The cost is measured by my second program, which runs within Windows 7. On the same CPU, it takes 19080 clock cycles to go from step 1 to step 5, and then 14050 clock cycles to go from step 5 to step 7. The total overhead is 33130 clock cycles.

My third program runs within Linux, where the latency is somewhat lower. Again on the same CPU, the Linux 2.6 kernel takes 3470 clock cycles for step 1 to step 5, and 2040 clock cycles for step 5 to step 7. The total overhead is 5510 clock cycles. Putting the results together:


Step 1 to 5 Step 5 to 7 Total
Bare metal 440 240 680
Windows 7 19080 14050 33130
Linux 2.6 3470 2040 5510

These results mean that it's not practical to use the single step feature to run any large program, because that program will run at a much lower speed: thousands of times slower than it normally would. Most of this cost is due to the OS, but even if the OS handled single-stepping really efficiently, there would still be a huge cost from the CPU itself.
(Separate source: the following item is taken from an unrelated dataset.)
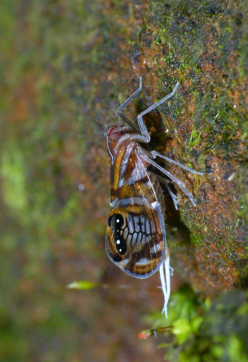 Brixia albomaculata, Cixiidae, Wynaad, India
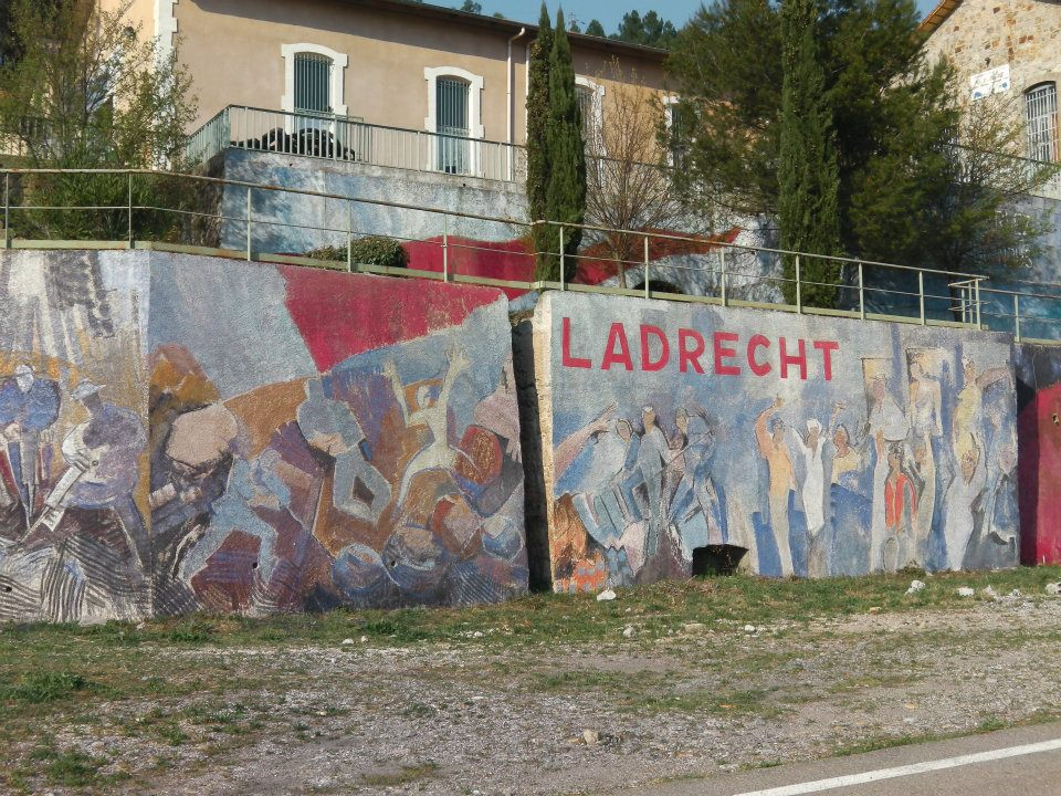 La grande fresque réalisée en 1981 sur le site de la mine de Ladrecht à Saint-Martin-de-Valgalgues (Gard)

Some of this cost can be reduced. Some Intel CPUs allow you to specify that traps should only be generated for branch instructions. This is sufficient to generate an instruction trace. But the overhead of each trap is so large that any large program will still be impractically slow. Some Intel CPUs also have a feature to log branch events in memory (the "branch trace store"). This is much faster, because the work is done without interrupting software execution. The branch trace store could also be used to reconstruct an instruction trace. However, these possibilities are limited, because they are not provided by all x86 CPUs. Anything in a "model specific register" is subject to change between CPU revisions, and though AMD CPUs have equivalents, I gather that these are not quite the same.

Though single-step is powerful, it is impractical. The Valgrind tools are able to produce instruction traces and analyse memory accesses performed by a program, but this is done by recompiling the program using a framework named libVEX, which is effectively a simulator for x86 code. Though there is some overhead here, it is much lower than single-stepping. Valgrind does not require any Intel/AMD model-specific features. If you require something that can be achieved by single-stepping, but performance is important, then this approach is probably the best way to go.